Super nice looking! Where do you get the foot switch nuts?


----------



## thedwest (Aug 20, 2019)

jjjimi84 said:


> Super nice looking! Where do you get the foot switch nuts?


Thanks! I got a few them a little while back from Love My Switches. This is the first build I've used one on where I thought it looked appropriate. https://lovemyswitches.com/anodized-aluminum-nut-for-foot-switches/


----------



## chongmagic (Aug 22, 2019)

Love it, one of my favorite movies!


----------



## thedwest (Aug 22, 2019)

chongmagic said:


> Love it, one of my favorite movies!


Mine too! Since the original pedal and the PCB went the aquatic theme, I decided to run with it.


----------



## Ktid (Nov 25, 2019)

I dont have my pcb yet but the build docs come with a "3mm red" for Diode D1? This is just a small light correct, but I do not see it on the build doc schematic. Did you have one?


----------



## moonlightpedalbuilds (Nov 25, 2019)

Turn on the pedal. Grab the strings and fretboard. Max out amp volume. Max pedal Depth. Do you hear ticking from the LFO?


----------



## Chuck D. Bones (Nov 25, 2019)

Looks great!  I have one of these in the queue.  I like using the BLMS nuts on my pedals too, when I'm not using the light-up stomp switches.  Was it tricky tightening the nut without knackering the paper label?


----------



## Chuck D. Bones (Nov 25, 2019)

Ktid said:


> I dont have my pcb yet but the build docs come with a "3mm red" for Diode D1? This is just a small light correct, but I do not see it on the build doc schematic. Did you have one?



It's on the schematic, bottom center, next to IC4.2.  FYI, this LED serves 2 or 3 purposes: 
1) Indicates the pedal is engaged
2) Indicates the LFO speed
3) Creates a non-linear VCO control voltage (rev 1 only)

Yes, 3mm is a small LED.


----------



## thedwest (Nov 25, 2019)

Chuck D. Bones said:


> Looks great!  I have one of these in the queue.  I like using the BLMS nuts on my pedals too, when I'm not using the light-up stomp switches.  Was it tricky tightening the nut without knackering the paper label?


I like the light up ones that I’ve seen on your pedals. I just haven’t gotten around to getting any yet. Wasn’t really hard tightening. I had a nut on the inside and tested it on another enclosure so I knew where to set the inside nut so that the outside nut tightened squarely.


----------



## BurntFingers (Nov 25, 2019)

pedjok said:


> Turn on the pedal. Grab the strings and fretboard. Max out amp volume. Max pedal Depth. Do you hear ticking from the LFO?

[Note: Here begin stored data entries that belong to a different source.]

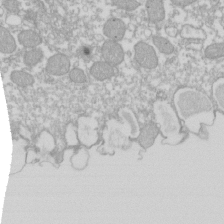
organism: Xenopus
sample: Cilia; centrioles in frog embryo cells
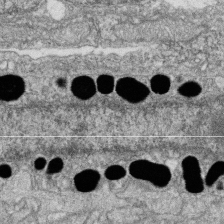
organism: Zebrafish
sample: Cilia; retinal pigment epithelium
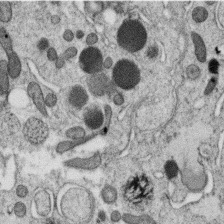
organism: C. elegans
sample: C. elegans oocyte; sperm cells
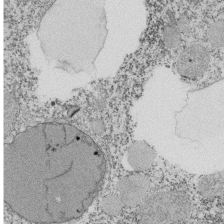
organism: Tetrahymena
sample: Cilia in tetrahymena
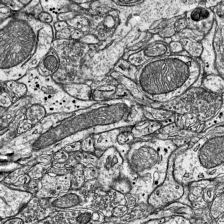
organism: Mouse
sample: Visual Cortex
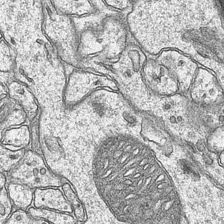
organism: Mouse
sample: CA1 Hippocampus
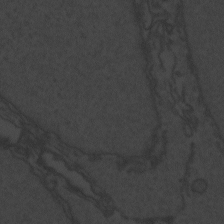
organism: Zebrafish
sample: Macrophage infected with Toxoplasma gondii
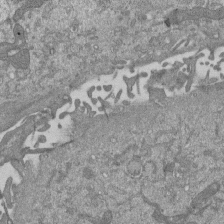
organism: Mouse
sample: ED-1 cell nuclei; centrioles
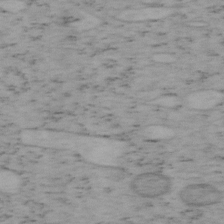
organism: Mouse
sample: OT-I killer T cells with ID8 ovarian cancer cells
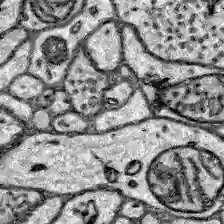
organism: Zebrafish
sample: Brain
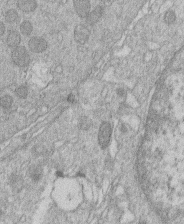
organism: Human
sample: Macrophage cells
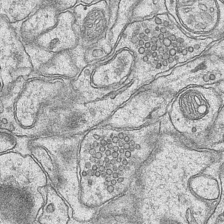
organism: Mouse
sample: CA1 Hippocampus
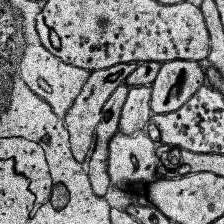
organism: Human
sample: Temporal Lobe
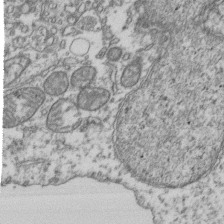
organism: Human
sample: Activated Jurkat CD4+ T cells
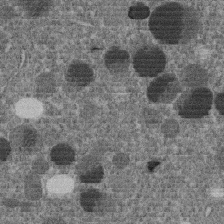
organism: C. elegans
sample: C. elegans embryo early stage
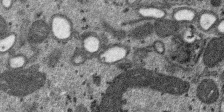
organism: Human
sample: Lung epithelial cells infected with SARS-CoV-2
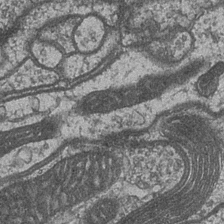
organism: Drosophila
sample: Optic medulla
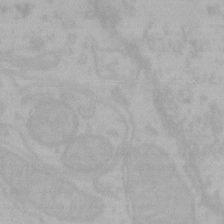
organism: Mouse
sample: Choroid plexus
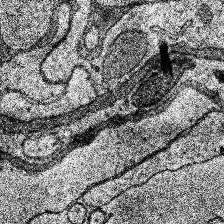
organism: Human
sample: Temporal Lobe
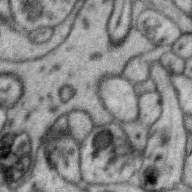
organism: Zebra finch
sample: Brain
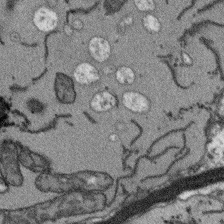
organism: Arabidopsis thaliana
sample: Root tip
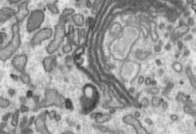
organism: Toxoplasma gondii
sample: Parasites in a vacuole inside a host cell
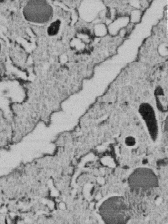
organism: C. elegans
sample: C. elegans embryo early stage
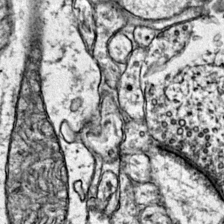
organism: Mouse
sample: Primary visual cortex
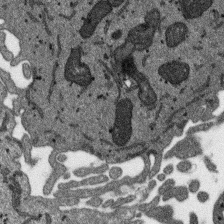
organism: Human
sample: Lung epithelial cells infected with SARS-CoV-2
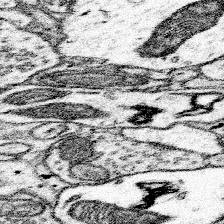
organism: Mouse
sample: Somatosensory cortex neuropil
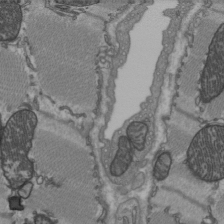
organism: C57BL Mouse
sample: Heart
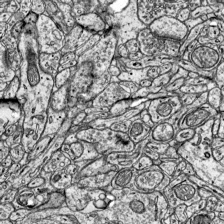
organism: Mouse
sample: Visual Cortex
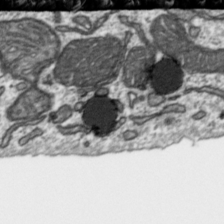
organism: Toxoplasma gondii
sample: Parasites in a vacuole inside a host cell
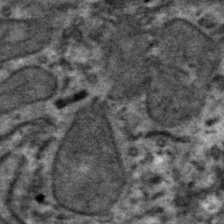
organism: Mouse
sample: Mouse hepatocytes
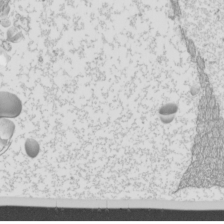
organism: Mouse
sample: Cilia; mouse epididymis
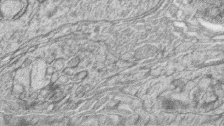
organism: Zebrafish
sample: synaptic ribbons in rod cells and cone cells
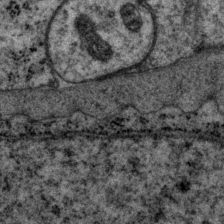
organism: P. pacificus
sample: Pharynx
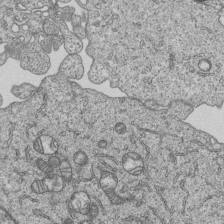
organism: Human
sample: MDA-MB-231 cells
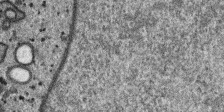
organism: Human
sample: Lung epithelial cells infected with SARS-CoV-2
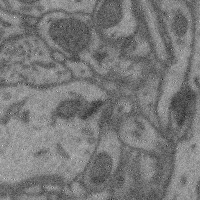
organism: Mouse
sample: Cerebral cortex
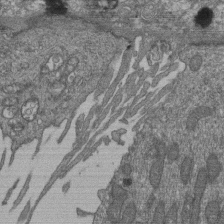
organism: Human
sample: Retinal organoid Rod and Cone cells
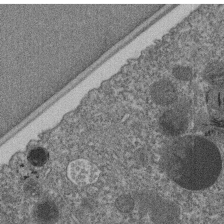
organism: C. elegans
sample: C. elegans embryo early stage
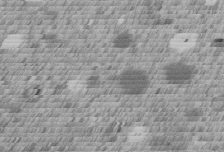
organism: C. elegans
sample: C. elegans embryo early stage
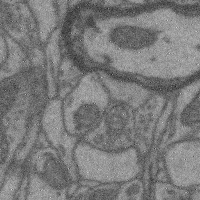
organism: Mouse
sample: Cerebral cortex
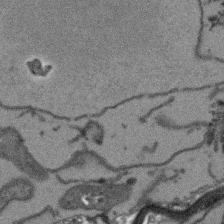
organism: Arabidopsis thaliana
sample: Root tip
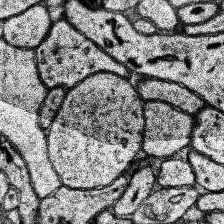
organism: Human
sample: Temporal Lobe
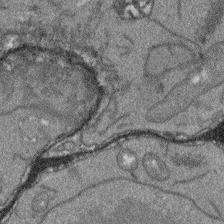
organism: Arabidopsis thaliana
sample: Root tip
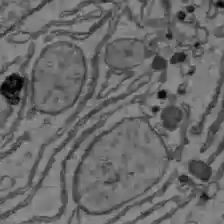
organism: C57BL Mouse
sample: Liver
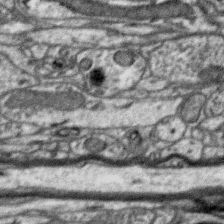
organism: Zebra finch
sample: Brain
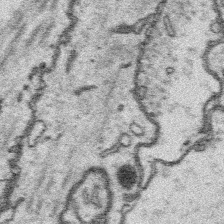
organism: Platynereis dumerilii
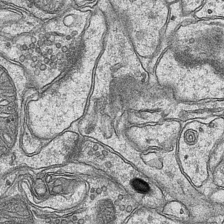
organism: Mouse
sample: CA1 Hippocampus
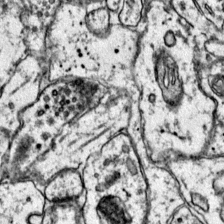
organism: Mouse
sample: Primary visual cortex
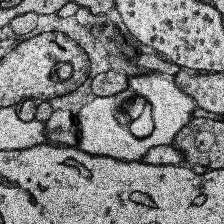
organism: Human
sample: Temporal Lobe
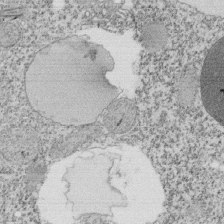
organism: Tetrahymena
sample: Cilia in tetrahymena
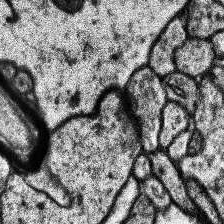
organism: Human
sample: Temporal Lobe
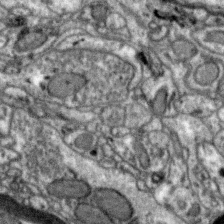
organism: Zebra finch
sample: Brain
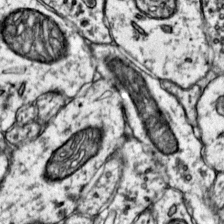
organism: Mouse
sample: Primary visual cortex
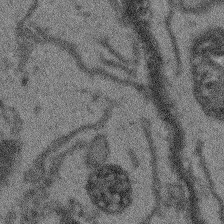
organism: Arabidopsis thaliana
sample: Root tip
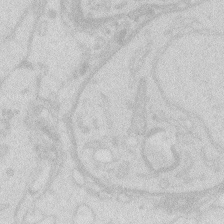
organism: Zebrafish
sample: Macrophage
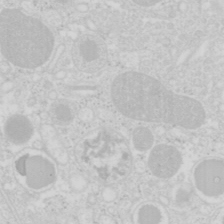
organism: Mouse
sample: Pancreas
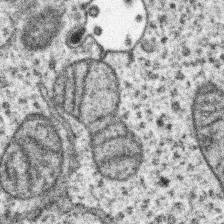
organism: Human
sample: HeLa cells
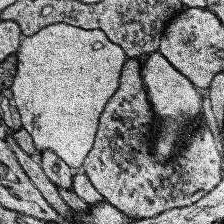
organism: Human
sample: Temporal Lobe

Yes. Mine does. It's not that noticeable but it's impossible to unnotice if that makes sense.


----------



## thedwest (Nov 25, 2019)

pedjok said:


> Turn on the pedal. Grab the strings and fretboard. Max out amp volume. Max pedal Depth. Do you hear ticking from the LFO?


I’ll check mine when I get a chance and let you know.


----------



## moonlightpedalbuilds (Nov 25, 2019)

BurntFingers said:


> Yes. Mine does. It's not that noticeable but it's impossible to unnotice if that makes sense.


Makes perfect sense. I built two of these with 1/4watt resistors. I wonder if 1/8watt resistors would fix the tick.


----------



## zgrav (Nov 25, 2019)

pedjok said:


> Makes perfect sense. I built two of these with 1/4watt resistors. I wonder if 1/8watt resistors would fix the tick.


unlikely that the wattage on the resistors would make a difference in the sound, even a small one.


----------



## BurntFingers (Nov 26, 2019)

I just finished mine today as well.


----------



## Ktid (Nov 26, 2019)

Chuck D. Bones said:


> It's on the schematic, bottom center, next to IC4.2.  FYI, this LED serves 2 or 3 purposes:
> 1) Indicates the pedal is engaged
> 2) Indicates the LFO speed
> 3) Creates a non-linear VCO control voltage (rev 1 only)
> ...


Ok thanks man. Looking at the pedal it is based on, I thought maybe that was a second LED to indicate LFO speed.


----------